WORK TO COMPLETE: Copy every entry below exactly as it appears, leaving out the images.

═════ INPUT DATA

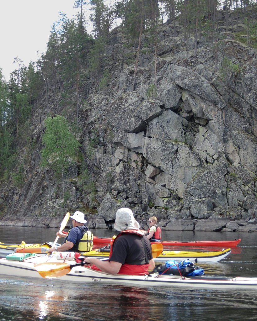 Linnansaari-Kolovesi 1 kayaking
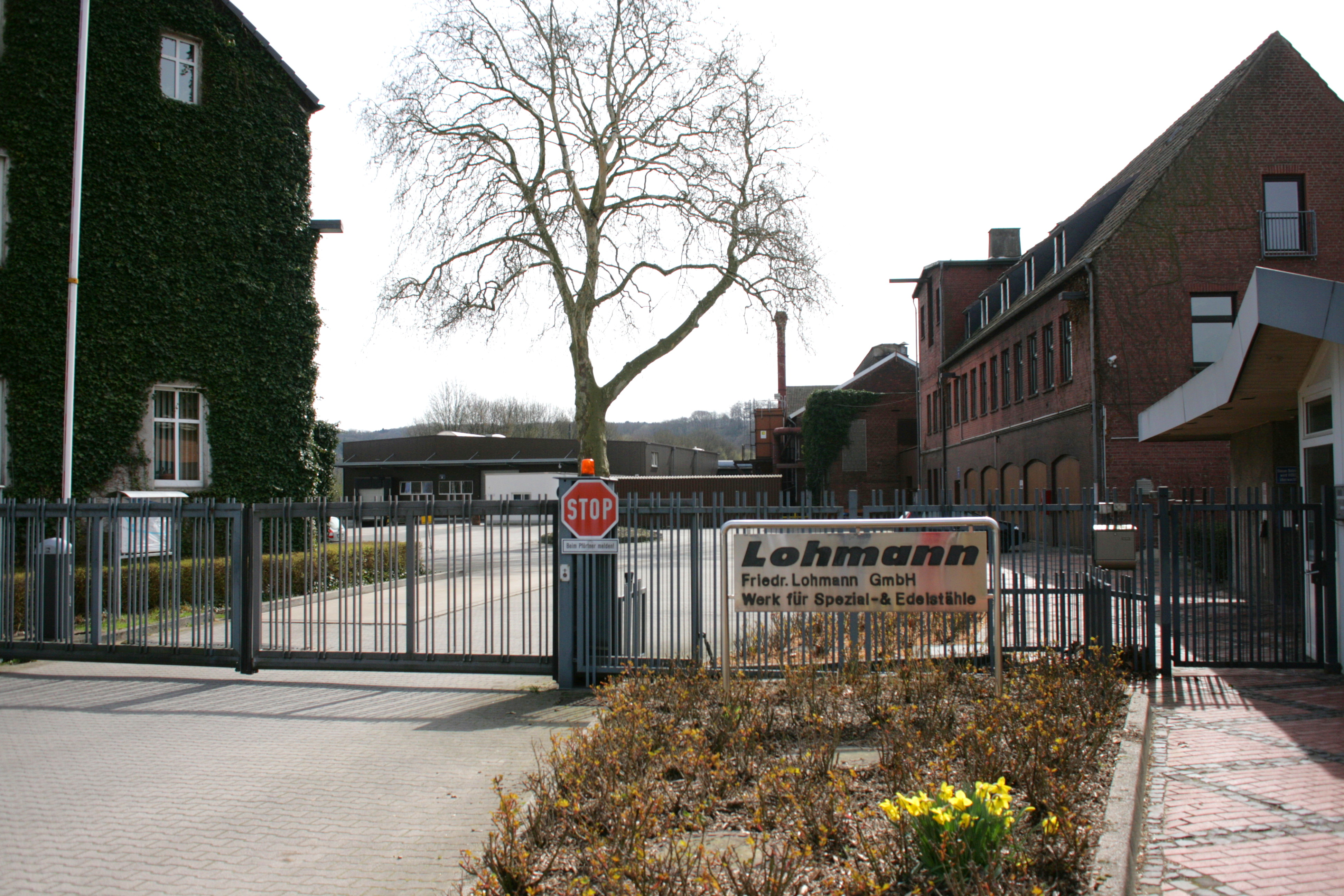 Friedr. Lohmann GmbH, Ruhrtal in Witten-Herbede
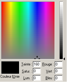 présentation de l'espace des couleurs suivant le repère HSL cf. mon article "Codage informatique des couleurs" [1]
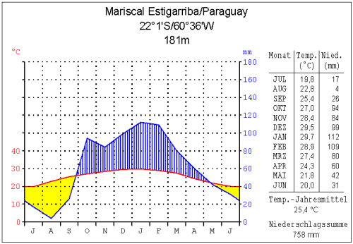 Klimadiagramm Mariscal Estigarriba
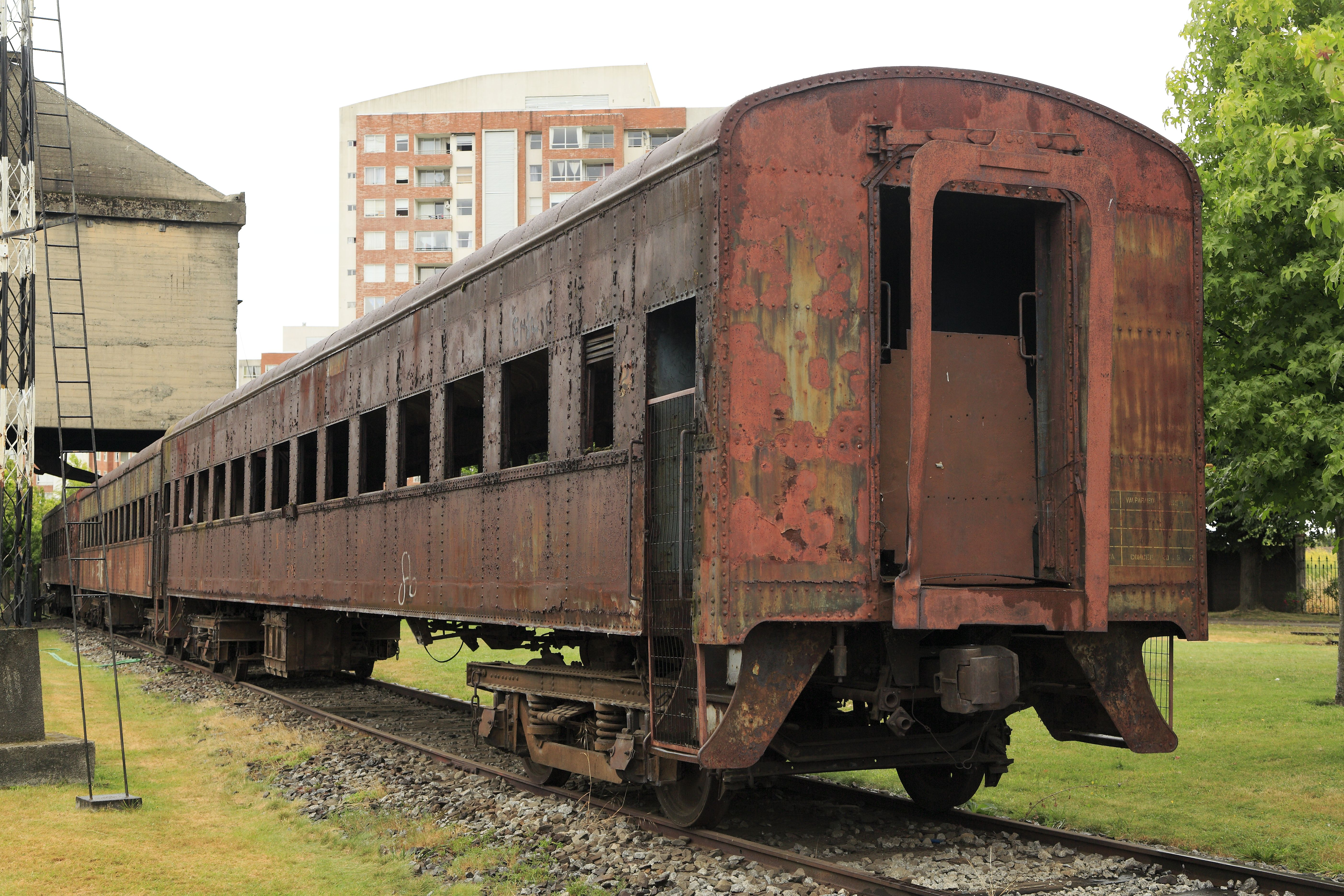 Reisezugwagen von LHB, in den 1920ern geliefert. Der Zustand ist schlecht, nur die stark korrodierten Wagenkästen und die Drehgestelle sind vorhanden.

══════════

PROBLEM SOLUTION:
 Linnansaari-Kolovesi 1 kayaking
 Friedr. Lohmann GmbH, Ruhrtal in Witten-Herbede
 présentation de l'espace des couleurs suivant le repère HSL cf. mon article "Codage informatique des couleurs" [1]
 Klimadiagramm Mariscal Estigarriba
 Reisezugwagen von LHB, in den 1920ern geliefert. Der Zustand ist schlecht, nur die stark korrodierten Wagenkästen und die Drehgestelle sind vorhanden.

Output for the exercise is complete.